How do you determine if a matrix is invertible by investigating the equation Ax = I?
For a 3×3 matrix (A) with the following
Row 1: 1, 0, 1
Row 2: 1, 1, 0
Row 3: 0, 1, 1
I know the identity for a 3×3 matrix is
Row 1: 1, 0, 0
Row 2: 0, 1, 0
Row 3: 0, 0, 1
Also, I know the corresponding x must be of the form 3×3 to ensure the multiplication is valid to produce the identity matrix.
Therefore, x will have some form associated with:
Row 1: x11, x12, x13
Row 2: x21, x22, x23
Row 3: x31, x32, x33
Not sure how to proceed from here to find out whether the matrix is invertible.
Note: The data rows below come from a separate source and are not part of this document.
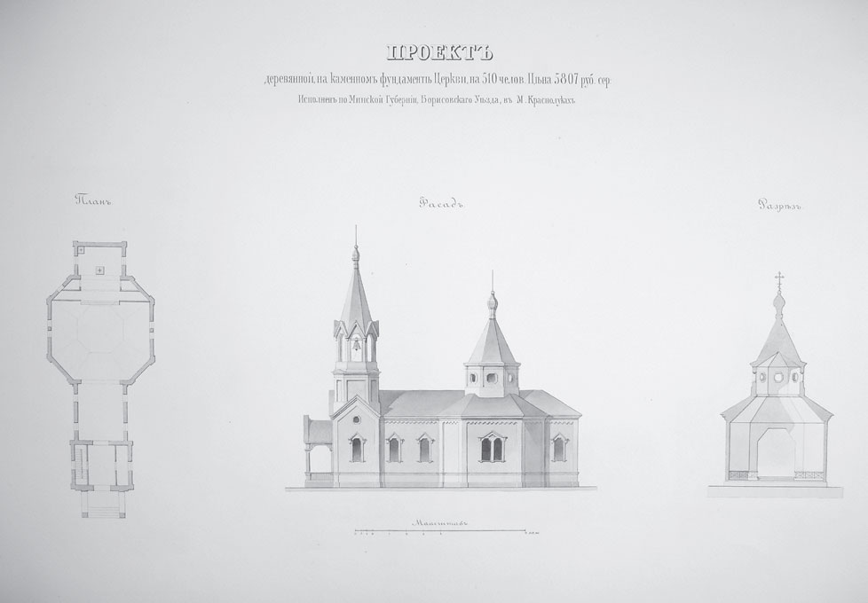 Беларуская (тарашкевіца): Красналукі (Krasnałuki). Царква-мураўёўка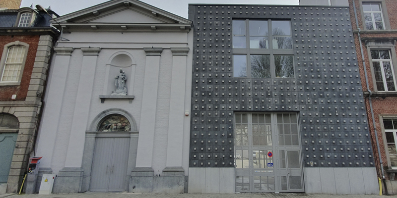 musée Namur Bateliers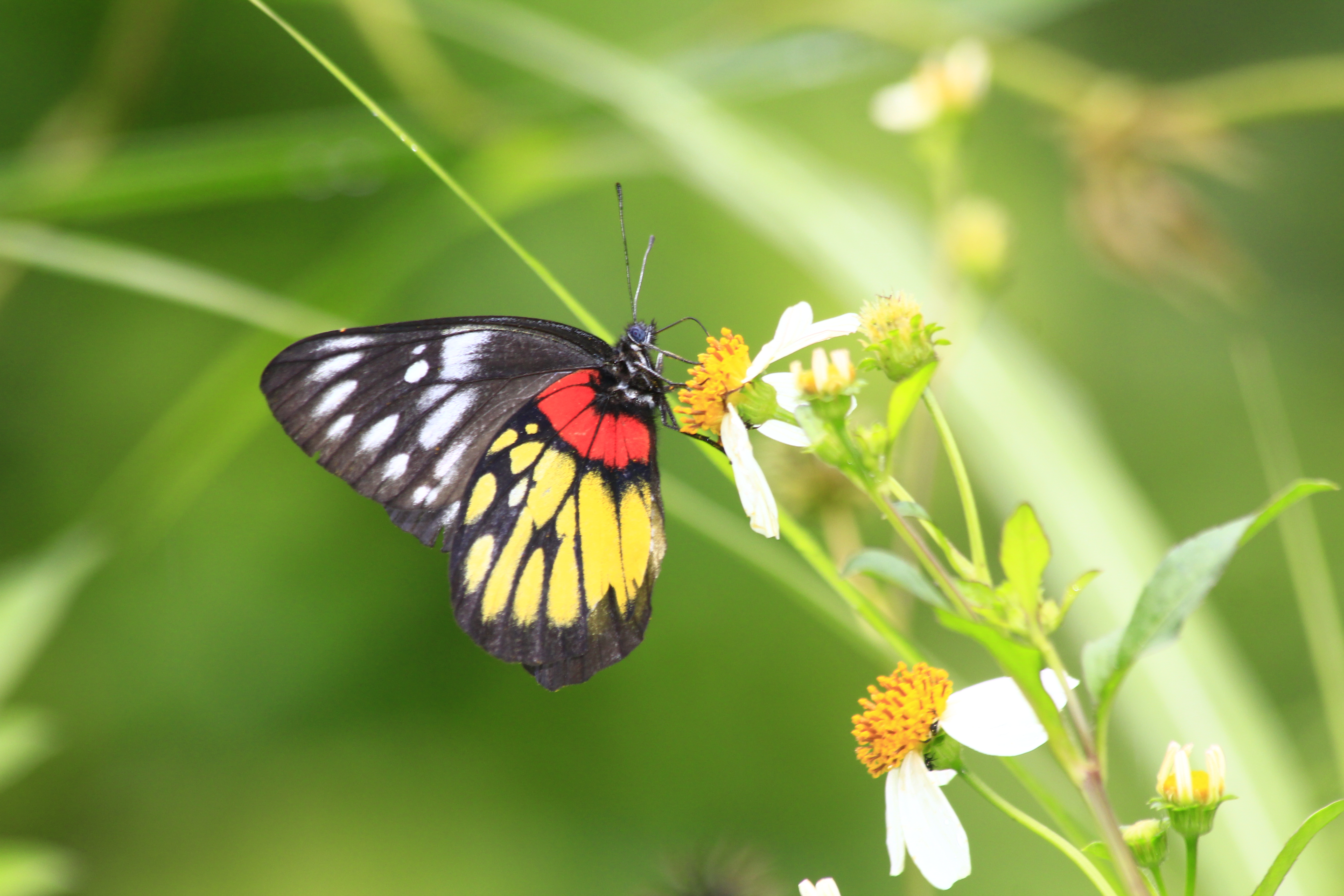 106紅肩粉蝶7(郭月秀攝)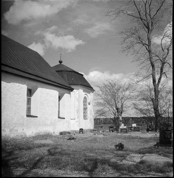 Torsåkers kyrka i Torsåkers socken, Gnesta kommun. Koret och västra delen av långhuset mot sydväst.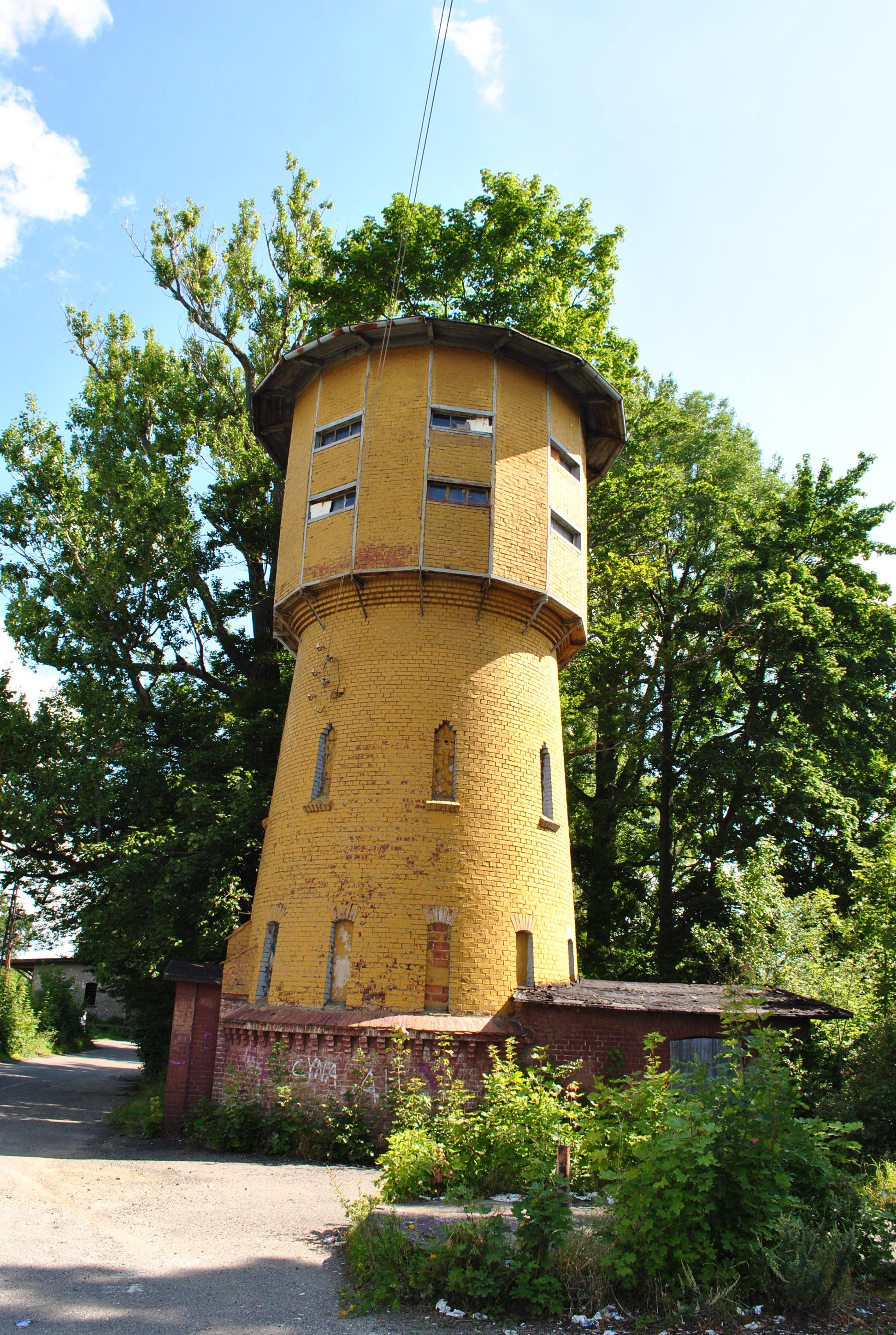 Wieża wodna w Mirsku.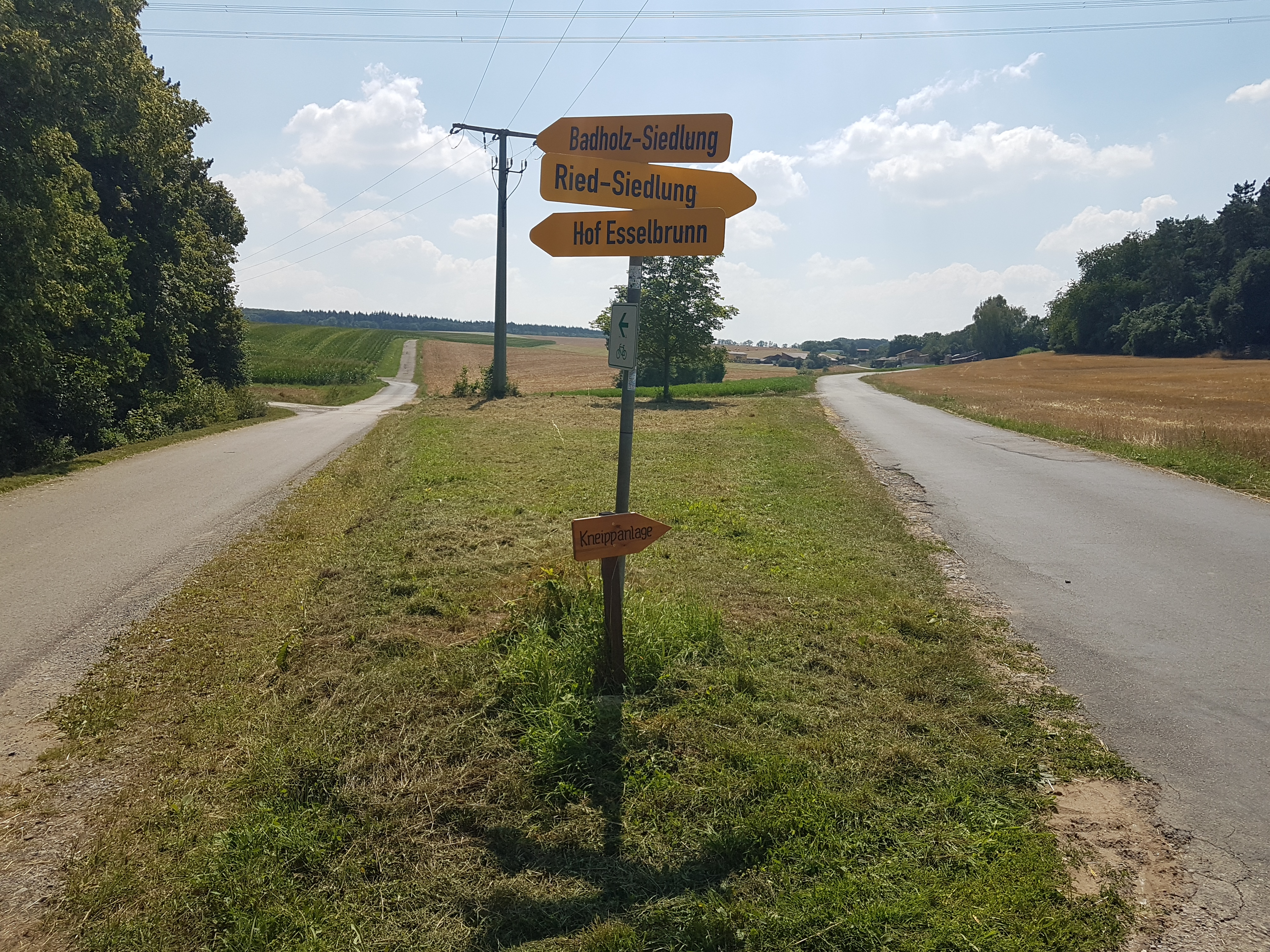 Abzweigung Hof Esselbrunn, Badholz-Siedlung, Ried-Siedlung und Kneippanlage bei Gissigheim

I know for a 2×2 matrix I can tell whether the matrix is invertible by examining the determinant such that if the determinant is 0 then the matrix is said to be singular, hence has no inverse. Does this property hold for a 3×3 matrix?
Best Answer
You are correct that a real valued square matrix is invertible $\iff$ its determinant is nonzero. Also, $A$ represents a linear transformation between vector spaces of the same dimension, so it is invertible $\iff$ $\ker(A) = \{0\}$. The second method corresponds to row reducing A.